PROBLEM TO WORK ON: In the records below, find the line with "2014.0 | 100 | 100 | 100 |" and the line with "2016.0 | 100 | 100 | 100 |"; return exactly those lines and every line between them.

(PROVIDED DATA Opens)

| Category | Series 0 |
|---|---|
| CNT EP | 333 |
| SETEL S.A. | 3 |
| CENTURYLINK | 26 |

(PROVIDED DATA Closes)
(PROVIDED DATA Opens)

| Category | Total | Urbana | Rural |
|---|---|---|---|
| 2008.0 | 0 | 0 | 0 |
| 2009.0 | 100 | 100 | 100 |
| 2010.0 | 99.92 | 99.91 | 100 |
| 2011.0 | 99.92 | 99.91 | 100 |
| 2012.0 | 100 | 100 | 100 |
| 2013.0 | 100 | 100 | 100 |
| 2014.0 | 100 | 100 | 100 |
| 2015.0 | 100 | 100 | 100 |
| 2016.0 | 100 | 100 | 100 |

(PROVIDED DATA Closes)

RESPONSE FOR THIS EXERCISE:
| 2014.0 | 100 | 100 | 100 |
| 2015.0 | 100 | 100 | 100 |
| 2016.0 | 100 | 100 | 100 |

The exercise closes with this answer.